2 Elisha Graves Otis was the inventor of a safety device that prevents elevators from falling if the hoisting cable fails. However, nobody believed in his invention. So, he risked his life and hoisted himself up extremely high and had somebody cut the cable with an ax to prove how safe his elevator was. He succeeded as well.

Elisha Graves Otis
Image Credit : Otis.com

Elisha Graves Otis was an engineer and business-owner in New England. At the age of 40, he looked for different ways to get all the old debris up to the upper levels of his factory. He invented a safety device to prevent elevators from falling if the hoisting cable fails in 1852.

He approached other factories with his invention. However, they did not show much interest. He decided to start his own elevator company, initially known as Union Elevator Works and later Otis Brothers & Co.

However, he did not receive any orders over the next several months. People did not believe in his product. Finally, he got his big chance at New York World’s Fair held in 1853. At the New York Crystal Palace, Elisha amazed a crowd when he ordered the only rope holding the platform on which he was standing to be cut.

An axeman severed the rope and the platform fell only inches before coming to a halt. After the World’s Fair, Otis received continuous orders, doubling in number each year. (1, 2)

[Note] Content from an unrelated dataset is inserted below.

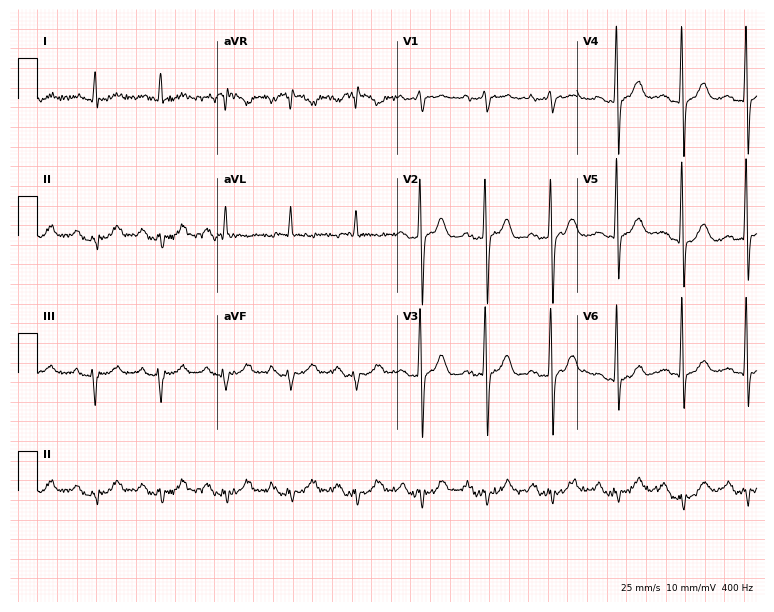
12-lead ECG from a 74-year-old man. Screened for six findings — first-degree AV block, right bundle branch block (RBBB), left bundle branch block (LBBB), sinus bradycardia, atrial fibrillation (AF), sinus tachycardia — none is recorded. Findings outside these six are not listed.

3 Barry James Marshall along with his colleague Robin Warren found out that the bacterium Helicobacter pylori (H. pylori) plays a major role in causing many peptic ulcers. However, other scientists ridiculed him. Finally, he drank a broth containing cultured H. pylori and developed an ulcer within a few days.

Barry James Marshal
Image Credit : Diabeteswa.com.au, Pixabay.com

Barry James Marshall, an Australian physician met Robin Warren, a Registrar in Medicine at the Royal Perth Hospital, in 1981. Both were curious to find out the cause behind peptic ulcers. Together, they performed the initial culture of H. pylori and developed their hypothesis related to the bacterial cause of peptic ulcer and gastric cancer in 1982.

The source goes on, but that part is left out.